Serial block-face scanning electron microscopy

What is SBF-SEM?

Serial block-face scanning electron microscopy (SBF-SEM) is an imaging technique that generates 3D views of whole cells and tissue regions at higher resolutions than those achieved by light microscopy. It produces images of the internal ultrastructure of cells and tissues similar to those of transmission electron microscopy (albeit at slightly lower resolution), with the advantage of generating 3D datasets by serial imaging of the same area. 

The combination of electron microscopy resolution and serial imaging means that SBF-SEM allows us to see small details of the tissue/cell ultrastructure, while at the same time being able to place the ultrastructural detail in the broader 3D context of the cell and tissue architecture.

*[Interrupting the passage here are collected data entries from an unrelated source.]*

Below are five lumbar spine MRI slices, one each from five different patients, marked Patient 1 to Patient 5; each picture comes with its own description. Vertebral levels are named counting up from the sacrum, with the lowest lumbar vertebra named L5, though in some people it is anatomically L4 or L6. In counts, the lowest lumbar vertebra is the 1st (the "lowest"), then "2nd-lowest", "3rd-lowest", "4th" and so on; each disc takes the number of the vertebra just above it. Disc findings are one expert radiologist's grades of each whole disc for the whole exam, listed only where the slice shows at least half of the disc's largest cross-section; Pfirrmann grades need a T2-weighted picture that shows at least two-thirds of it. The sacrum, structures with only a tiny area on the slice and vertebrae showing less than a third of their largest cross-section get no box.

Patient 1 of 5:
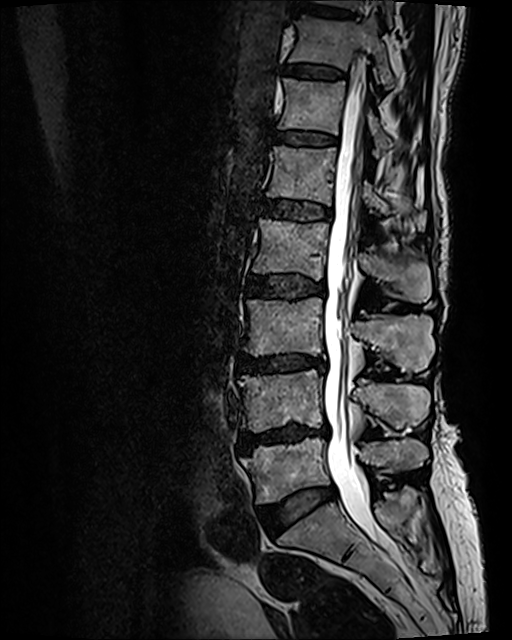
Sagittal T2 SPACE (3D) lumbar spine MRI
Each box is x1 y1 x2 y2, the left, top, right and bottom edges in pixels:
{"L4": "238 369 429 431", "L3 vertebra": "242 297 434 372", "T11": "288 15 394 90", "T10/T11": "301 5 350 17", "L5": "241 437 427 503", "thecal sac / spinal canal": "323 77 379 543", "intervertebral disc T12/L1": "275 131 337 145", "L5/S1": "259 488 335 531", "L2": "252 218 430 303", "intervertebral disc L3/L4": "238 354 326 372", "L2/L3": "251 273 325 298", "T12": "277 78 422 156", "intervertebral disc L4/L5": "240 425 329 450", "L1 vertebra": "267 145 425 229", "T11/T12": "286 65 344 78", "L1/L2": "261 200 331 220"}

Radiological gradings:
  L4/L5: Pfirrmann grade 4, lower-endplate change, Modic type II, disc bulging, upper-endplate change, disc narrowing
  L3/L4: Pfirrmann grade 4, Modic type II, disc narrowing, lower-endplate change, disc bulging, upper-endplate change
  T10/T11: upper-endplate change, lower-endplate change
  T11/T12: Pfirrmann grade 2, Modic type II, lower-endplate change, upper-endplate change
  L5/S1: Pfirrmann grade 2, disc bulging
  T12/L1: Pfirrmann grade 2, Modic type II, lower-endplate change, upper-endplate change
  L2/L3: Pfirrmann grade 3, Modic type II, lower-endplate change, upper-endplate change, disc bulging
  L1/L2: Pfirrmann grade 3, upper-endplate change, lower-endplate change, Modic type II

Patient 2 of 5:
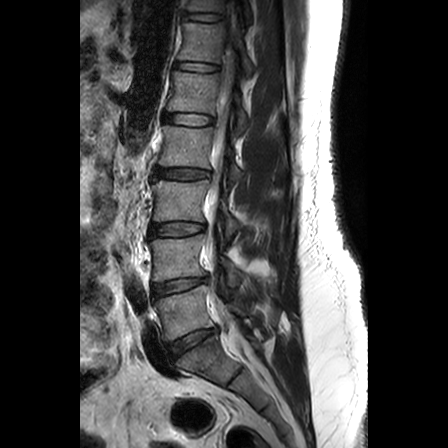 Sagittal slice index 14; T2-weighted sagittal MRI of the lumbar spine

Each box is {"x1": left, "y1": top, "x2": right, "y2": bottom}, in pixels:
7th vertebra: {"x1": 188, "y1": 0, "x2": 250, "y2": 17}
6th disc: {"x1": 175, "y1": 62, "x2": 218, "y2": 71}
2nd-lowest vertebra: {"x1": 149, "y1": 234, "x2": 241, "y2": 286}
7th disc: {"x1": 185, "y1": 12, "x2": 222, "y2": 21}
thecal sac / spinal canal: {"x1": 204, "y1": 29, "x2": 234, "y2": 332}
lowest disc: {"x1": 168, "y1": 327, "x2": 217, "y2": 358}
5th vertebra: {"x1": 167, "y1": 71, "x2": 248, "y2": 133}
5th disc: {"x1": 164, "y1": 113, "x2": 213, "y2": 125}
3rd-lowest vertebra: {"x1": 152, "y1": 180, "x2": 239, "y2": 234}
2nd-lowest disc: {"x1": 152, "y1": 278, "x2": 205, "y2": 297}
lowest vertebra: {"x1": 154, "y1": 285, "x2": 247, "y2": 340}
4th vertebra: {"x1": 158, "y1": 125, "x2": 242, "y2": 182}
3rd-lowest disc: {"x1": 150, "y1": 223, "x2": 204, "y2": 236}
6th vertebra: {"x1": 177, "y1": 22, "x2": 253, "y2": 76}
4th disc: {"x1": 154, "y1": 168, "x2": 209, "y2": 179}

Radiological gradings:
• 4th disc: Pfirrmann grade 2, disc bulging
• 7th disc: Pfirrmann grade 1
• lowest disc: Pfirrmann grade 3, disc bulging
• 2nd-lowest disc: Pfirrmann grade 2
• 6th disc: Pfirrmann grade 1
• 5th disc: Pfirrmann grade 1
• 3rd-lowest disc: Pfirrmann grade 2

Patient 3 of 5:
Image 768x785. MRI lumbar spine (T2-weighted), sagittal plane. Sagittal slice index 16.
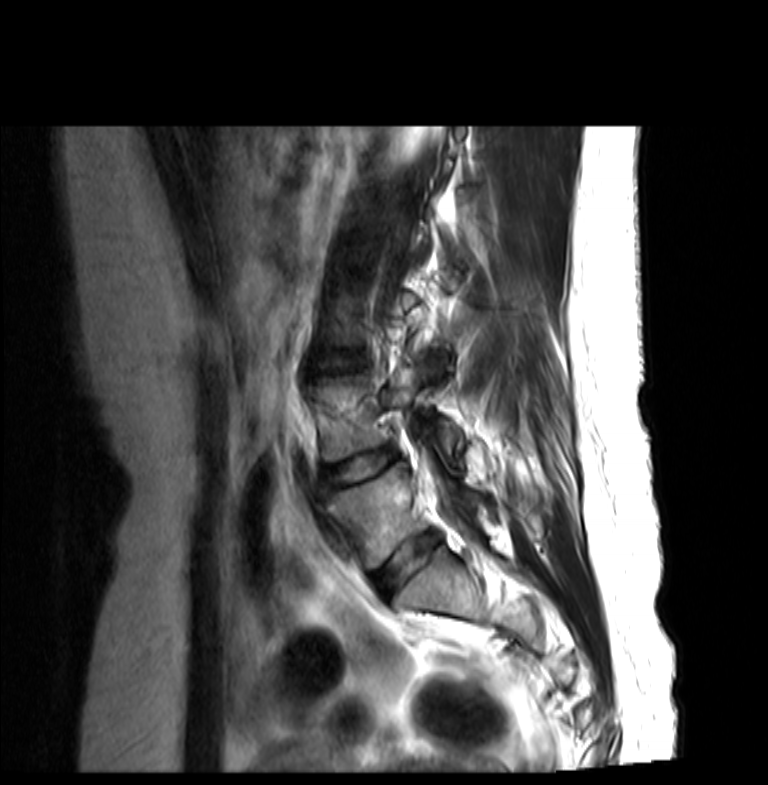 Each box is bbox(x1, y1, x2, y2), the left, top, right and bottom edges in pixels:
Annotations:
* 2nd-lowest disc: bbox(323, 447, 398, 489)
* lowest vertebra: bbox(329, 465, 480, 570)
* lowest disc: bbox(374, 533, 439, 598)
* 2nd-lowest vertebra: bbox(319, 366, 463, 461)
* 3rd-lowest disc: bbox(316, 361, 346, 370)

Degenerative findings by level:
  lowest disc: Pfirrmann grade 3, disc bulging
  2nd-lowest disc: Pfirrmann grade 3, disc herniation

Patient 4 of 5:
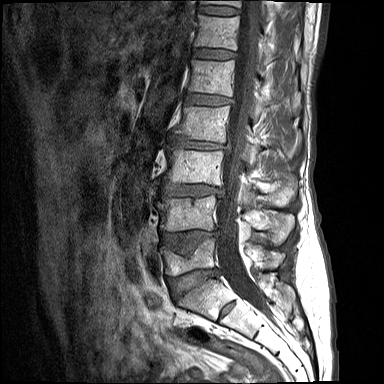

MRI lumbar spine (T1-weighted), sagittal plane

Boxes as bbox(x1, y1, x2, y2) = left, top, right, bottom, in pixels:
L3 (3rd-lowest vertebra) at bbox(164, 147, 297, 206); L5/S1 (lowest disc) at bbox(167, 268, 219, 297); L1 (5th vertebra) at bbox(187, 59, 300, 114); disc L3/L4 (3rd-lowest disc) at bbox(165, 184, 223, 196); disc L1/L2 (5th disc) at bbox(184, 92, 233, 105); T11 (7th vertebra) at bbox(200, 0, 276, 18); T12/L1 (6th disc) at bbox(192, 48, 236, 59); disc T11/T12 (7th disc) at bbox(197, 5, 239, 16); L2/L3 (4th disc) at bbox(172, 137, 227, 150); L5 (lowest vertebra) at bbox(160, 238, 284, 275); L2 (4th vertebra) at bbox(174, 106, 261, 159); L4 (2nd-lowest vertebra) at bbox(157, 195, 293, 240); spinal canal at bbox(217, 0, 275, 323); disc L4/L5 (2nd-lowest disc) at bbox(160, 230, 215, 254); T12 (6th vertebra) at bbox(194, 14, 274, 63).

Expert MSK radiologist gradings (per disc):
  L1/L2 (5th disc): lower-endplate change, upper-endplate change, disc bulging
  T12/L1 (6th disc): upper-endplate change, lower-endplate change
  L4/L5 (2nd-lowest disc): disc bulging, lower-endplate change, upper-endplate change
  L2/L3 (4th disc): upper-endplate change, lower-endplate change, disc narrowing, disc bulging
  L5/S1 (lowest disc): lower-endplate change, upper-endplate change, disc narrowing, disc bulging
  L3/L4 (3rd-lowest disc): disc bulging, upper-endplate change, lower-endplate change
  T11/T12 (7th disc): no Modic or endplate change, herniation, narrowing, bulging or spondylolisthesis recorded

Patient 5 of 5:
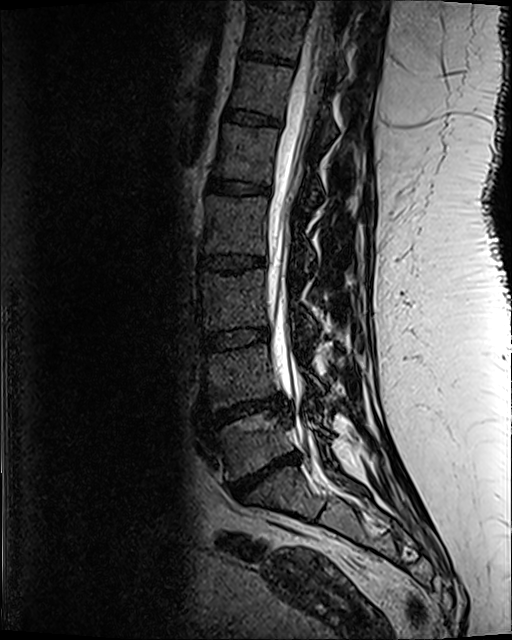

Sagittal slice index 53 | 512x640 px | Patient sex: F | MRI lumbar spine (T2 SPACE (3D)), sagittal plane

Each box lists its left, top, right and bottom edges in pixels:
Structures:
• IVD T11/T12: left=242, top=51, right=282, bottom=62
• T12: left=231, top=63, right=334, bottom=141
• IVD L2/L3: left=199, top=256, right=265, bottom=271
• T11: left=247, top=7, right=343, bottom=78
• L2: left=205, top=196, right=314, bottom=272
• L3: left=202, top=270, right=316, bottom=340
• thecal sac / spinal canal: left=265, top=1, right=331, bottom=453
• L3/L4: left=204, top=329, right=269, bottom=350
• IVD T12/L1: left=225, top=110, right=280, bottom=126
• IVD L5/S1: left=231, top=452, right=297, bottom=499
• L4 vertebra: left=206, top=345, right=323, bottom=407
• L5: left=214, top=411, right=328, bottom=478
• L1: left=214, top=124, right=319, bottom=210
• IVD T10/T11: left=260, top=0, right=311, bottom=8
• L1/L2: left=208, top=179, right=269, bottom=194
• L4/L5: left=207, top=398, right=288, bottom=424

Per-level radiological findings:
• T12/L1: Pfirrmann grade 3
• L2/L3: Pfirrmann grade 3, lower-endplate change, upper-endplate change
• T11/T12: lower-endplate change
• L3/L4: Pfirrmann grade 3
• L1/L2: Pfirrmann grade 3, lower-endplate change
• L5/S1: Pfirrmann grade 5, disc narrowing, upper-endplate change, Modic type II, disc herniation, lower-endplate change
• L4/L5: Pfirrmann grade 5, lower-endplate change, upper-endplate change, disc narrowing, Modic type II, disc herniation

Given their 3D nature, SBF-SEM datasets can be used to produce 3D models of whole cells, organelles and other cellular structures.

How does SBF-SEM work?

In SBF-SEM, a piece of tissue or cell pellet embedded in plastic resin is placed inside a special imaging chamber called 3View (see video), which is fitted to a high-resolution scanning electron microscope. The face of the block is imaged by SEM, and then an ultrathin slice of the block face is removed while the block remains inside the microscope. The newly exposed block face is then imaged. This process is repeated hundreds of times to produce consecutive images of the sample, which are then combined into an image series referred to as a '3D volume'.

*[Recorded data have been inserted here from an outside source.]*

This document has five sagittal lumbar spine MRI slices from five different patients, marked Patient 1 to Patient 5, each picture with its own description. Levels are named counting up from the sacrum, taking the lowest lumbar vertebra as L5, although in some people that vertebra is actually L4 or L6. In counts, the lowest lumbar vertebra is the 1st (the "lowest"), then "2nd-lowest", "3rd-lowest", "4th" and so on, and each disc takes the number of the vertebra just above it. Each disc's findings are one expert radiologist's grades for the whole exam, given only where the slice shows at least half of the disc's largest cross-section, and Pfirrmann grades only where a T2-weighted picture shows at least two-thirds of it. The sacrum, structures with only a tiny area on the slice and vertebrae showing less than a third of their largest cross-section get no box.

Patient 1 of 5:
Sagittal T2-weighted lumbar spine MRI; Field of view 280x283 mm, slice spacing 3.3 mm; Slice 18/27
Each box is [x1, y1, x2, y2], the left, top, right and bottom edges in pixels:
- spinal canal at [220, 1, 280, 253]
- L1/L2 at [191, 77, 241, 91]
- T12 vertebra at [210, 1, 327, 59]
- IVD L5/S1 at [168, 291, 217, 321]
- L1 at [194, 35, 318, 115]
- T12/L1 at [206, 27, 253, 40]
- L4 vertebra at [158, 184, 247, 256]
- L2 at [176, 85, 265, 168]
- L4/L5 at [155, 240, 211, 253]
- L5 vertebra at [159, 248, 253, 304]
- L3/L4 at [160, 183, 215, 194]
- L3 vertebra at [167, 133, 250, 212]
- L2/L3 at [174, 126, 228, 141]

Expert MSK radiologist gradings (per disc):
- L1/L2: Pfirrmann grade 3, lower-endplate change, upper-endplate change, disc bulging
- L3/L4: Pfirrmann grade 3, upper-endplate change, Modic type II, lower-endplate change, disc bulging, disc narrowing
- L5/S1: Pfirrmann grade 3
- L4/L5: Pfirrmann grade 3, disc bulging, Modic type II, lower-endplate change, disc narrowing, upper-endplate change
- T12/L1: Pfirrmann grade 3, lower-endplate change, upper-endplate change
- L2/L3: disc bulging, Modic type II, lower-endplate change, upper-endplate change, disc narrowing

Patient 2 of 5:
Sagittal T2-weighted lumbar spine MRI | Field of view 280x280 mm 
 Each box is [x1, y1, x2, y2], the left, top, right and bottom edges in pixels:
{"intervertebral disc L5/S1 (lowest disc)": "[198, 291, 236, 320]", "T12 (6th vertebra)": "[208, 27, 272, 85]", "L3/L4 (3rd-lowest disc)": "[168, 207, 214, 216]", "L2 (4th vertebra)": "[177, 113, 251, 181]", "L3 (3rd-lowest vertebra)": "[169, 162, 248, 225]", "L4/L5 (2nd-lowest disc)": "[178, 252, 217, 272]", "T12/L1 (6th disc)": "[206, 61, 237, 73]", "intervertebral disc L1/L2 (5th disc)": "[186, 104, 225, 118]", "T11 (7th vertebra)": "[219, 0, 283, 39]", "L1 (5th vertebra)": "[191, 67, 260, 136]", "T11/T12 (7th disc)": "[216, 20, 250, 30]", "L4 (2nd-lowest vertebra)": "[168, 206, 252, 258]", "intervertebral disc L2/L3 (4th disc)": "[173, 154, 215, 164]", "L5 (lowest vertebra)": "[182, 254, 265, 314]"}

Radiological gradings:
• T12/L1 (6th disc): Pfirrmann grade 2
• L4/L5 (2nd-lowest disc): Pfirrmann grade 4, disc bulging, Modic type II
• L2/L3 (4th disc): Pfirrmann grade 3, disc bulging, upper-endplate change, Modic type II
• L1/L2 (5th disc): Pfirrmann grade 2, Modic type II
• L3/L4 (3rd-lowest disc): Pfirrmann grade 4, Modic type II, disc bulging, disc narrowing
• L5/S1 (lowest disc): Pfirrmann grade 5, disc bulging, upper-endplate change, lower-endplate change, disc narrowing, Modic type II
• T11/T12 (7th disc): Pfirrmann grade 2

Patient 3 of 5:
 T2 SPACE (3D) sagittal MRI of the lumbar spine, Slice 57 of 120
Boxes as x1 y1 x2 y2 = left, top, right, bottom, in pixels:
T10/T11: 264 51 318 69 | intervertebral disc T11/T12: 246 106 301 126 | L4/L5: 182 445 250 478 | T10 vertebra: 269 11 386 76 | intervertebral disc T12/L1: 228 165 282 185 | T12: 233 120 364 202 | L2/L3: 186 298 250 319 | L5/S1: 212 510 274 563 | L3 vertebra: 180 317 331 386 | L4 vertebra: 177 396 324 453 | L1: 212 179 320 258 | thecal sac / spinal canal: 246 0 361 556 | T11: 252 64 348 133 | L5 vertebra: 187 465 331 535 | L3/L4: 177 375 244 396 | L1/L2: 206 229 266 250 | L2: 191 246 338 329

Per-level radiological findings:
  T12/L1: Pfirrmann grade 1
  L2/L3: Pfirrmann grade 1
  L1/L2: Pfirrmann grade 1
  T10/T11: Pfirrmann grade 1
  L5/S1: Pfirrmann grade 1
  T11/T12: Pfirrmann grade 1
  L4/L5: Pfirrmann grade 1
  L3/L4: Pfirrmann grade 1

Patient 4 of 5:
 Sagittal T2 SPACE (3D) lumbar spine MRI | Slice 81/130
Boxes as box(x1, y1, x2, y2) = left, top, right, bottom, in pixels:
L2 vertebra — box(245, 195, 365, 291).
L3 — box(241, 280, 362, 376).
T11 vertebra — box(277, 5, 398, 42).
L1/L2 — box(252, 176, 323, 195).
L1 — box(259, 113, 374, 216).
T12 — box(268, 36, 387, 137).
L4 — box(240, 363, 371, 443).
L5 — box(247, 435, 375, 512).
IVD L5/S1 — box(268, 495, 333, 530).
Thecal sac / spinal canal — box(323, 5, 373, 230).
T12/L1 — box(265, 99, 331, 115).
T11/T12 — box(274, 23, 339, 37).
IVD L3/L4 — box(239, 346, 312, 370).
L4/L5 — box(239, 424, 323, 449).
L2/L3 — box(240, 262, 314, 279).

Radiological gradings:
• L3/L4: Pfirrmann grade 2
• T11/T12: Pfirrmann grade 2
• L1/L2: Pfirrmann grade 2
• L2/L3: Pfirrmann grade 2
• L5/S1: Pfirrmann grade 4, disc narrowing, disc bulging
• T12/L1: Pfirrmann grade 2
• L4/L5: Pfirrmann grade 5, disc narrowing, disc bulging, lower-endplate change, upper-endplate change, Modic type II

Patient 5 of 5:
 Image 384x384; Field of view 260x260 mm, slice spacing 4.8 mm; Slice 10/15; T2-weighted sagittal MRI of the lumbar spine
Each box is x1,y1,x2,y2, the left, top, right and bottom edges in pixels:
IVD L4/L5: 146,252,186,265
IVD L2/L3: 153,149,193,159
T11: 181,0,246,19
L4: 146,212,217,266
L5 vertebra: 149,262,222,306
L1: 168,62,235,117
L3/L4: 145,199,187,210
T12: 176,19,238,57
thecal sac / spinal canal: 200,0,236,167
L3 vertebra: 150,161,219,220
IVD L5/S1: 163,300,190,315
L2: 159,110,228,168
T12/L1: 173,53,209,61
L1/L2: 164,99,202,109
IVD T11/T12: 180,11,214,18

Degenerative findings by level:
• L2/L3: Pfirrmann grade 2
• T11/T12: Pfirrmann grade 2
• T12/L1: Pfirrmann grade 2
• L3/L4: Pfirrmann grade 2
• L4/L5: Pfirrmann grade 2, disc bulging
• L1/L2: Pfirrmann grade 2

Although samples embedded in resin for transmission electron microscopy (TEM) can often be imaged by SBF-SEM, the best SBF-SEM datasets are produced using samples prepared especially for this technique, with protocols designed to enhance sample contrast before embedding. SBF-SEM is performed in very sensitive and complex equipment that is operated exclusively by highly trained staff and selected users with solid electron microscopy experience. 


What tissues or cells can be imaged by SBFSEM?

Most biological samples that can be fixed and then embedded in plastic resin can be imaged by SBF-SEM.

At the Centre for Bioimaging, we have produced SBF-SEM data from a variety of biological samples, including mammalian cells and tissues, worms, unicellular parasites (such as Plasmodium, trypanosomes and Leishmania), ctenophores, plant tissue and bacteria.